When the whole hill shall have been properly washed, the contained reefs will present this wall-like appearance. The dimensions are ten feet long by the same height and half that thickness, and the slope shows an angle of 40º. We passed onwards to the top of the ridge, winding among the pits and round holes sunk by the native miners in order to work the casing of the reef. One of these, carefully measured, showed 82 feet. About sixty yards to the north-north-east we reached the crest of what Mr. Ross calls 'Ponsonby Hill.' He notices that the strike of the quartz, which shows visible gold, is from north-north-east to south-south-west, and its underlie to the south-east is at the ratio of one inch in twelve. Cameron found that near the head of the descent, 120 feet to the plain below, three, and perhaps four lodes meet. The true bed, with a measured thickness of 157 feet, strikes north 22º east, the western 355º, and the eastern north 37º east (true). All radiate from one point, a knot which gives 'great expectations.' The natives have opened large man-holes in search of loose gold, and here, tradition says, many nuggets have been found. A greater number will come to light when the miners shall dig the 'blind creek' to the east, and when the roots of the secular trees crowning the summit shall be laid bare by the hose. I would wash down and sluice the whole of the Akankon ridge.

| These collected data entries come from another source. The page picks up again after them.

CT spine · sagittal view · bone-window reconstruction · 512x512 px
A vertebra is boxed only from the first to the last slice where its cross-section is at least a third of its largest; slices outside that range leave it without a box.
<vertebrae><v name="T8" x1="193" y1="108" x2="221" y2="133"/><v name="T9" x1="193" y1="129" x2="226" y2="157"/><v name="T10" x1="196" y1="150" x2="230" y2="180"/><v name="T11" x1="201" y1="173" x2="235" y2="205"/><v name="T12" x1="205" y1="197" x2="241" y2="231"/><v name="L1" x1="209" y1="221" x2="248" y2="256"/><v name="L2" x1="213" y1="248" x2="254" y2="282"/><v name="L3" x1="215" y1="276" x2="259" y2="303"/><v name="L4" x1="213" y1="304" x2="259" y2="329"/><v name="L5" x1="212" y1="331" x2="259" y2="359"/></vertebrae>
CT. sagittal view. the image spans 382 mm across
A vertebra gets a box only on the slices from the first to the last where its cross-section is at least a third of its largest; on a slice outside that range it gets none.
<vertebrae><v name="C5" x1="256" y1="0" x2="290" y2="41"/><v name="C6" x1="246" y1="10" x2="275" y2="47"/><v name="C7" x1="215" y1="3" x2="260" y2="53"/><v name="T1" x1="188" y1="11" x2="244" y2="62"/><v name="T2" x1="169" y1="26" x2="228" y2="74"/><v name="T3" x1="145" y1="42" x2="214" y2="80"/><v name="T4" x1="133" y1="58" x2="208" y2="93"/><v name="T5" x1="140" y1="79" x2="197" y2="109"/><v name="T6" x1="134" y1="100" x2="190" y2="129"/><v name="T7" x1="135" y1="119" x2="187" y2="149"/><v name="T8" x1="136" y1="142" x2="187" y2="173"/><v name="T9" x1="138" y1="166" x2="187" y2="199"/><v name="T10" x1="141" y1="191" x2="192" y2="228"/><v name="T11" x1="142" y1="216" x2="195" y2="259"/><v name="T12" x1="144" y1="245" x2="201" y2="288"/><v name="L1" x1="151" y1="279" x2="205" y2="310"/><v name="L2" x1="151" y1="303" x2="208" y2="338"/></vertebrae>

Next day we proceeded to inspect two other reefs lying to the south-west and to the south-east. The first, Asan-kumá(?), lies a few yards from Granton, on the left of the path leading to our landing-place. The ground was covered with deep bush, and painfully infested with the Nkran, or enkran, [Footnote: Anglicè the 'driver,' a small black formica which bites severely, clears out houses, destroys the smaller animals, and has, it is said, overpowered and destroyed hunters when, torpid with fatigue, they have fallen asleep in the bush. The same horrible end, being eaten alive, atom by atom, has befallen white traders whose sickness prevented their escape. 'Accra,' which calls itself Ga, is known to the Oji-speaking peoples as 'Enkran,' and must be translated 'Land of Drivers,' not of White Ants.] which marched in detached but parallel lines. It rises gently in slopes of yellow clay towards the west, and doubtless it covers quartz-reefs, as the lay is the usual meridional. The talus, pitted with the shallow pans called 'women's washings,' shows signs of hard work, probably dating from the days when every headman had his gang of 'pawns' and slaves. Rising at the head of the creek, itself a natural gold-sluice, its bed and banks can carry any number of flumes, which would deposit their precious burden in cisterns near the river. I need hardly say they must be made movable, so as to raise their level above the inundation. Here the one thing wanted would be a miner accustomed to 'hydraulicking' in California or British Columbia, Australia or South Africa. I hope that the work will not be placed in inexperienced hands, whose blunders of ignorance will give the invaluable and infallible process a bad name.